The film has just finished and I can still hear the last notes of the credits, see the last pictures of father and son, and feel the last tears, as they slowly dry on my cheeks.
Actually I denFernseher made out of boredom, and had not seen before really far. Typically in such a mood I zap around a bit until I fall asleep then. But already covered the first images of this movie captivated me so that I have the remote control put away, all the lights off and the pictures seem to me to read.
Alex (William H. Macy) has two jobs. In his apartment, he runs a small mail order business and sells kitchen utensils just like adult products. The true maintenance for his family but with Alex earned his second career: He kills people. He learned the profession from his father, who still runs the business and for the Alex has been working his youth. But approaching the more Alex's own son on the age at which Alex is the first time fired a weapon, the more hits his almost innate appearing dysthymia into a deep crisis.
To get hold of himself again to be turned to a psychoanalyst, Alex, in the waiting room he meets Sarah (Neve Campbell), whose mysterious and melancholy lightness, it captivates.
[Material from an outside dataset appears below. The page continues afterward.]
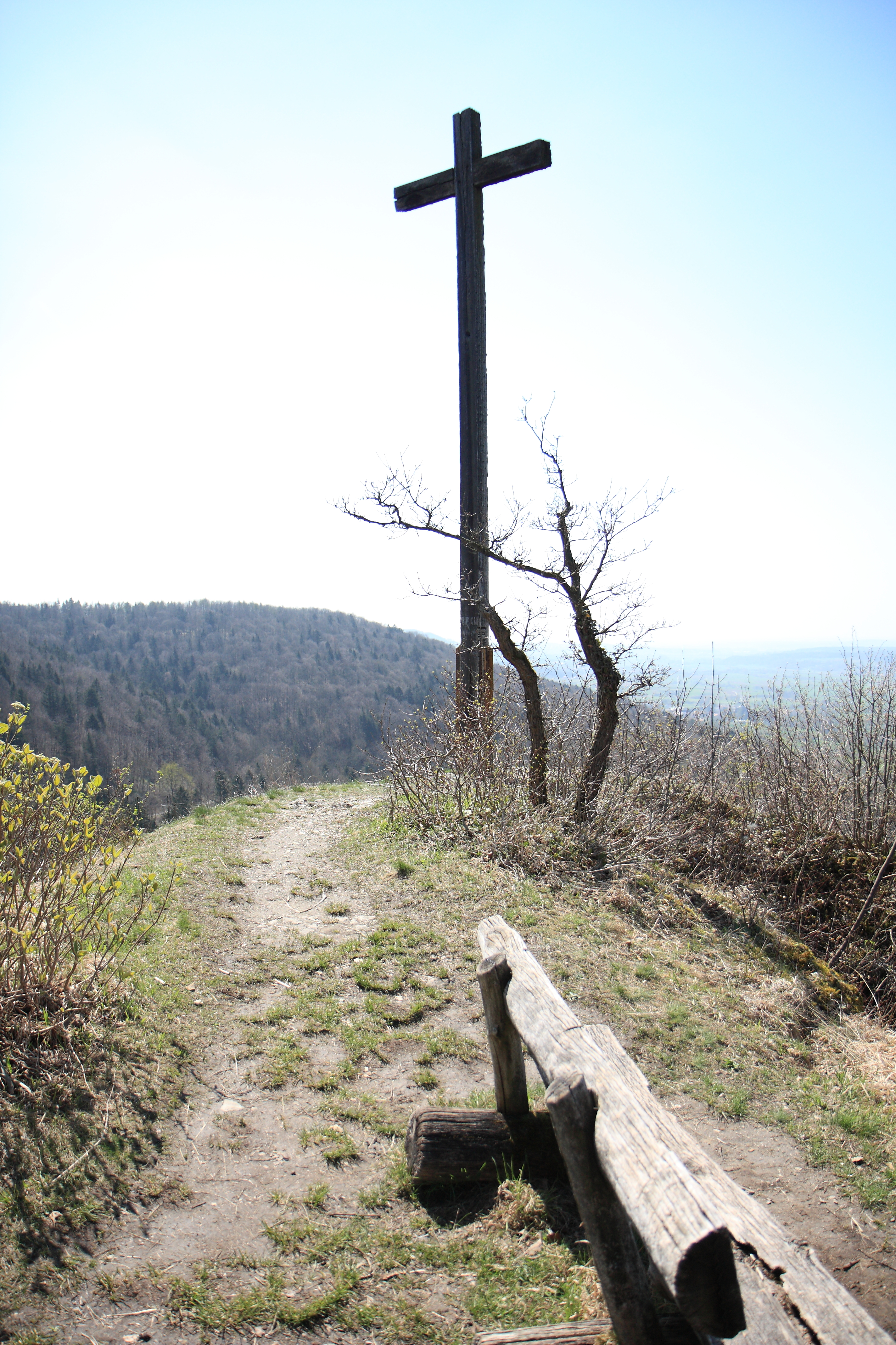 Stelle der Hauptburg der ehemaligen Burg Schlüsselstein über Ebermannstadt

But later, as a few weeks, his father handed him the envelope with the documents for his new job begins the prelude to a dramatic end.
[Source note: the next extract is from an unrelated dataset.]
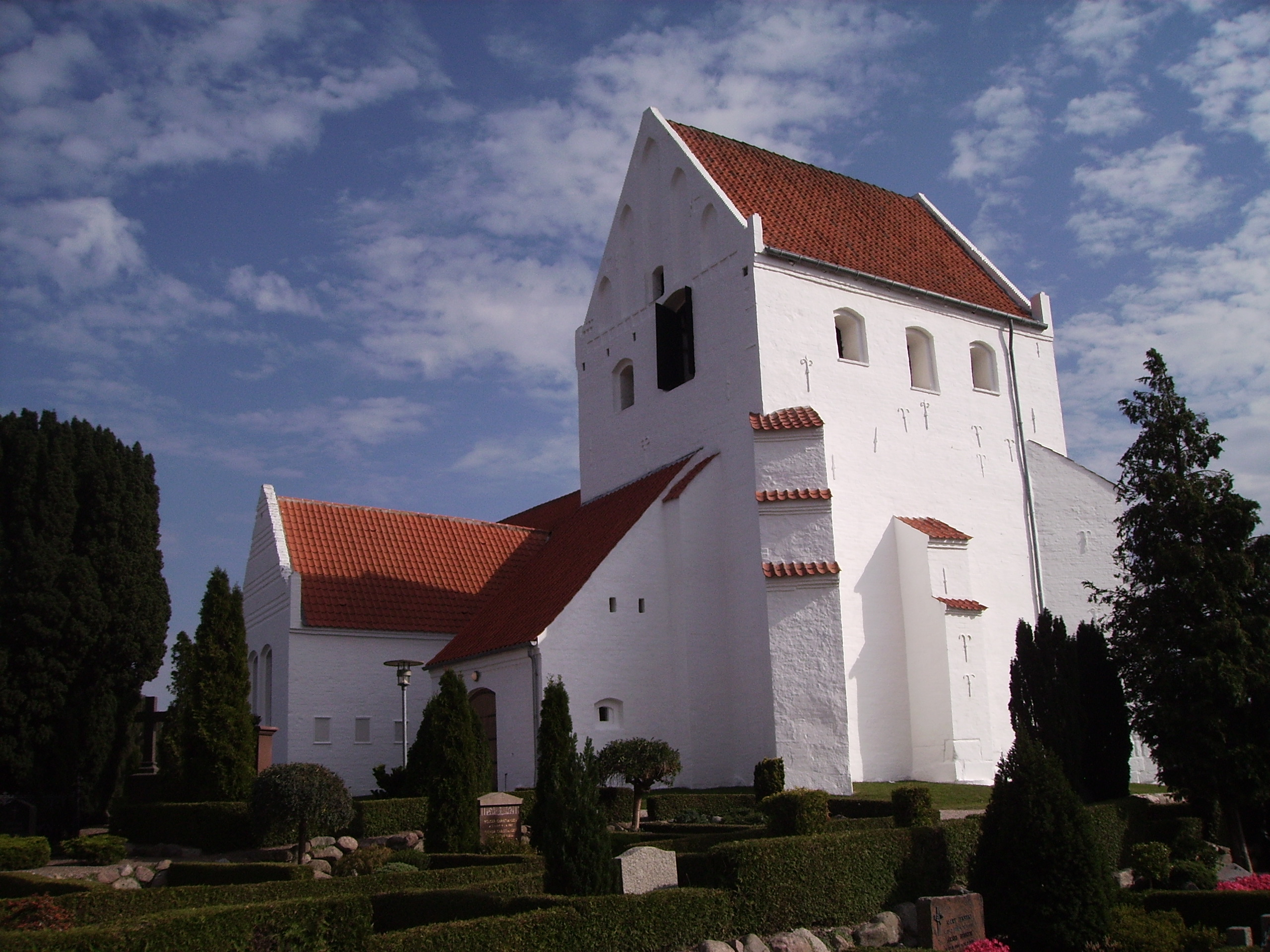 Paarup Kirke fra nordvest, Paarup Sogn, Odense Herred, Odense Amt, Denmark (Danish Church)

In many places, this film has on me, Lost in Translation 'recalls. There is, for a sentimental expression of sad that Bill Murray and William H. Marcy divide. On the other hand, it is certainly the meeting of the father in middle age and the young girl, usually so transcendent themes makes sense and freedom for the viewer subliminally tangible, without ever directly addressing. But above all things, there are the fantastic images that slow, almost gentle settings and really appropriate music, which convey a strong sense of what is really never spoken directly.